I see vectorized IR as follow:
; Function Attrs: nounwind uwtable
define dso_local i32 @d() #0 {
entry:
  %e = alloca i32, align 4
  %0 = bitcast i32* %e to i8*
  call void @llvm.lifetime.start.p0i8(i64 4, i8* %0) #3
  store i32 2, i32* %e, align 4, !tbaa !2
  store i32 0, i32* @a, align 4, !tbaa !2
  %a.promoted = load i32, i32* @a, align 4, !tbaa !2
  br i1 false, label %[scalar.ph](http://scalar.ph), label %[vector.ph](http://vector.ph)

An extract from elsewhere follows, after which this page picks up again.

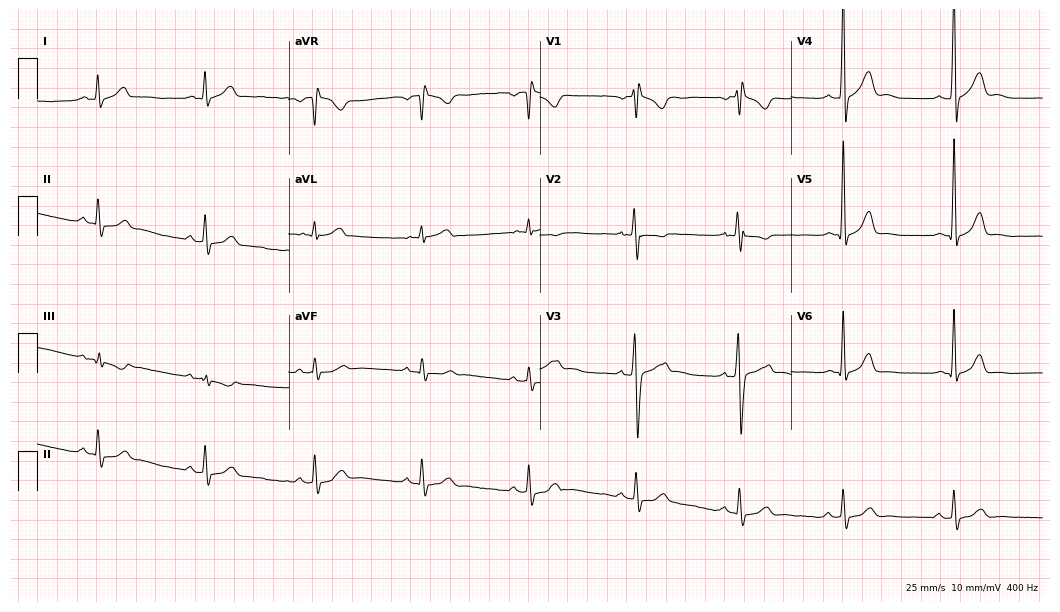
12-lead ECG from a 29-year-old man. No first-degree AV block, right bundle branch block, left bundle branch block, sinus bradycardia, atrial fibrillation or sinus tachycardia recorded for this tracing. Only these six findings were labelled.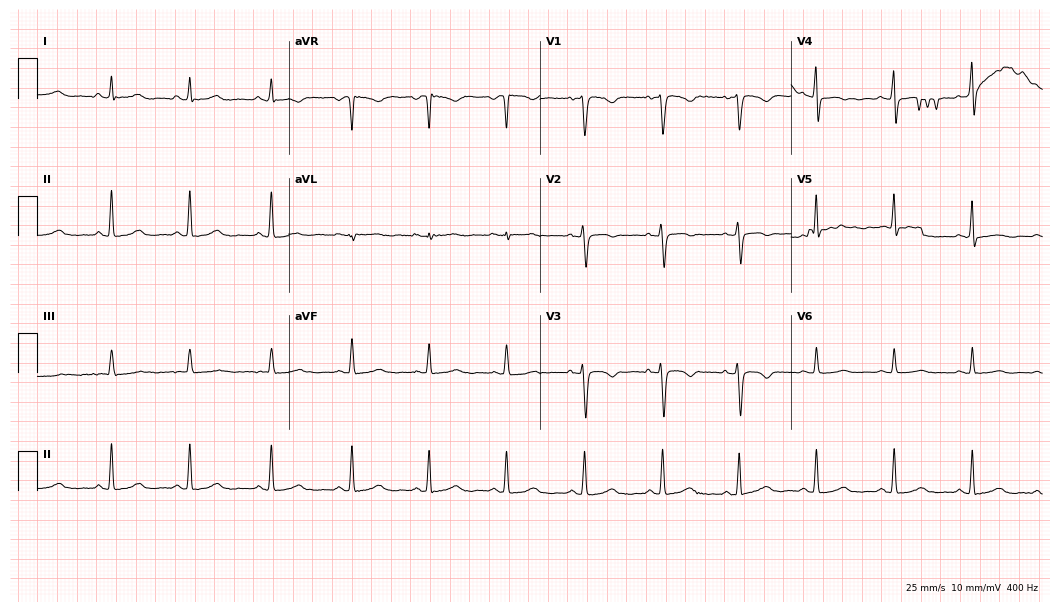
Resting 12-lead electrocardiogram. Patient: a woman, 56 years old. None of these six findings is recorded: first-degree AV block, right bundle branch block, left bundle branch block, sinus bradycardia, atrial fibrillation, sinus tachycardia.

[vector.ph](http://vector.ph):                                        ; preds = %entry
  %vector.recur.init = insertelement <16 x i32> undef, i32 %a.promoted, i32 15
  br label %vector.body

vector.body:                                      ; preds = %vector.body, %[vector.ph](http://vector.ph)
  %index = phi i32 [ 0, %[vector.ph](http://vector.ph) ], [ %index.next, %vector.body ]
  %vector.recur = phi <16 x i32> [ %vector.recur.init, %[vector.ph](http://vector.ph) ], [ %17, %vector.body ]
  %vec.ind = phi <16 x i32> [ <i32 0, i32 1, i32 2, i32 3, i32 4, i32 5, i32 6, i32 7, i32 8, i32 9, i32 10, i32 11, i32 12, i32 13, i32 14, i32 15>, %[vector.ph](http://vector.ph) ], [ %vec.ind.next, %vector.body ]
  %1 = add i32 %index, 0
  %2 = add i32 %index, 1
  %3 = add i32 %index, 2
  %4 = add i32 %index, 3
  %5 = add i32 %index, 4
  %6 = add i32 %index, 5
  %7 = add i32 %index, 6
  %8 = add i32 %index, 7
  %9 = add i32 %index, 8
  %10 = add i32 %index, 9
  %11 = add i32 %index, 10
  %12 = add i32 %index, 11
  %13 = add i32 %index, 12
  %14 = add i32 %index, 13
  %15 = add i32 %index, 14
  %16 = add i32 %index, 15
  %17 = add nsw <16 x i32> %vec.ind, <i32 1, i32 1, i32 1, i32 1, i32 1, i32 1, i32 1, i32 1, i32 1, i32 1, i32 1, i32 1, i32 1, i32 1, i32 1, i32 1>
  %18 = shufflevector <16 x i32> %vector.recur, <16 x i32> %17, <16 x i32> <i32 15, i32 16, i32 17, i32 18, i32 19, i32 20, i32 21, i32 22, i32 23, i32 24, i32 25, i32 26, i32 27, i32 28, i32 29, i32 30>
  %19 = icmp ule <16 x i32> %vec.ind, <i32 9, i32 9, i32 9, i32 9, i32 9, i32 9, i32 9, i32 9, i32 9, i32 9, i32 9, i32 9, i32 9, i32 9, i32 9, i32 9>
  %index.next = add i32 %index, 16
  %vec.ind.next = add <16 x i32> %vec.ind, <i32 16, i32 16, i32 16, i32 16, i32 16, i32 16, i32 16, i32 16, i32 16, i32 16, i32 16, i32 16, i32 16, i32 16, i32 16, i32 16>
  %20 = icmp eq i32 %index.next, 16
  br i1 %20, label %middle.block, label %vector.body, !llvm.loop !6

middle.block:                                     ; preds = %vector.body
  %vector.recur.extract = extractelement <16 x i32> %17, i32 15
  %vector.recur.extract.for.phi = extractelement <16 x i32> %17, i32 14
  br i1 true, label %for.end, label %[scalar.ph](http://scalar.ph)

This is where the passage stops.